What is rpikernelhack?

kernel, apt

asked by MD-7 on 06:45PM - 18 Jul 16 UTC

Nothing to worry about

It’s just the directory name given by the developers who have created a Raspberry Pi specific set of patches to the Linux kernel.

Paul_Cardelli · 2016-10-29T06:01:00.626Z

anything special I need to do when updating the kernal with the root on an external USB Hard drive?

Just saying cause I ended up with a rainbow screen. I’ll check a few things out. Maybe the new kernel.img file was corrupt.

Bill.Thomson · 2016-10-29T11:51:22.976Z

What distro / version are you running?

Paul_Cardelli · 2016-10-29T14:09:19.133Z

I was running the pre built emonSD-03May16, which I had migrated to my external USB HD, and made read-write able.

I tried changing the cmdline.txt to boot from the SD card, but got the same rainbow screen. Maybe I can reflash my SDcard and start over and recover my 15 days of data on my HDD. I’m going to try and test my PI3 with an image I have on my other PI2 for something else.

Bill.Thomson · 2016-10-29T16:04:20.313Z

Paul_Cardelli:

I’m going to try and test my PI3 with an image I have on my other PI2 for something else.

Run sudo apt-get update && sudo apt-get upgrade (provided it’s Raspbian, or a derivative) on the card that you pull from your Pi2. Otherwise, you’ll definitely get the rainbow…

Did you do the apt-get update/upgrade on your HDD? That should have been all that was needed.

Paul_Cardelli · 2016-10-29T16:21:25.086Z

can’t get it to boot from the hard drive or SD card at this point

Bill.Thomson · 2016-10-29T16:23:30.655Z

Is the “rainbow” a small square in the upper right corner of your screen?
Or is it the large one that occupies most of the screen?

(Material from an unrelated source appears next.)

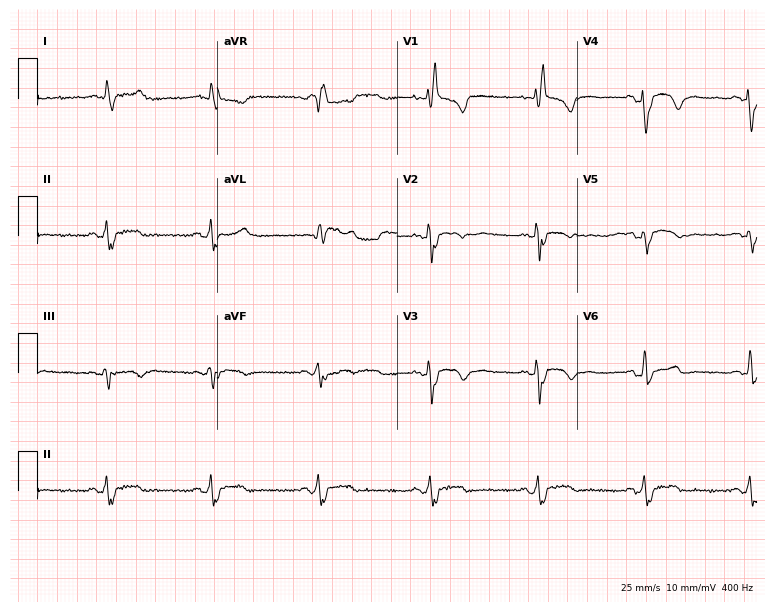
Standard 12-lead ECG recorded from a female, 55 years old. The tracing shows right bundle branch block.
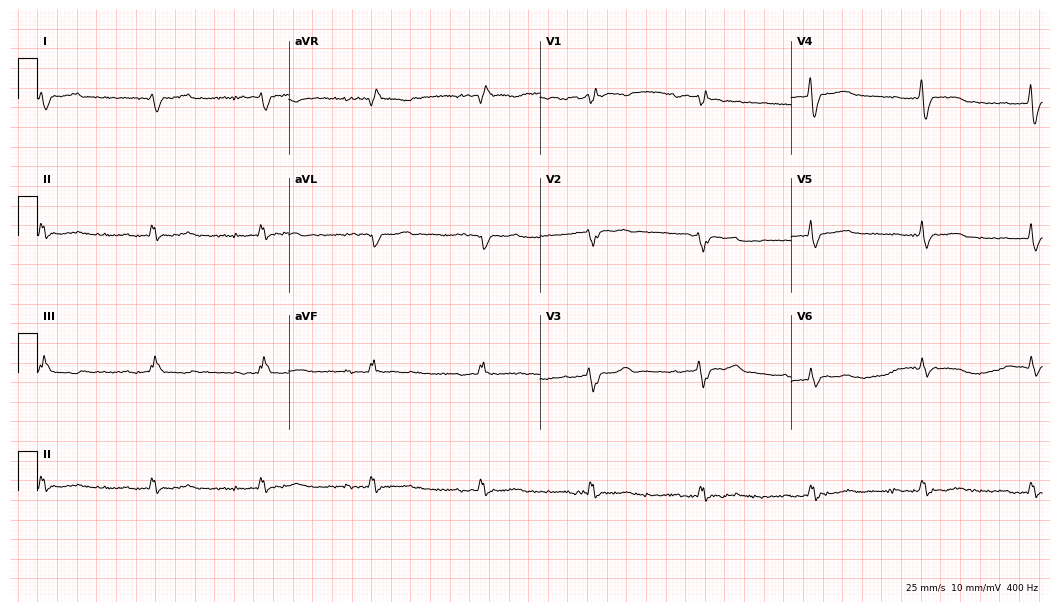
Standard 12-lead ECG recorded from a 66-year-old female patient (10.2-second recording at 400 Hz). The tracing shows right bundle branch block (RBBB).

Paul_Cardelli · 2016-10-29T17:44:17.581Z

not sure what happened. Looks like I did not move the data folder off the SD card, so I’m in the process of getting that to the HD. I did have to build a new SD card, and copy the old cmdline.txt from the old SD card to get it to boot past the rainbow colors. This seems to be working, and the HD booted with everything but my data folder which was still mounting to the SD card.

So once I get stable again I’ll check my version and make sure it was jsut the SD card giving me grief, and likely due to using one of those cheep Samsung 32GB cards I had laying around. I keep forgetting why I hate them. Probably only good for pictures.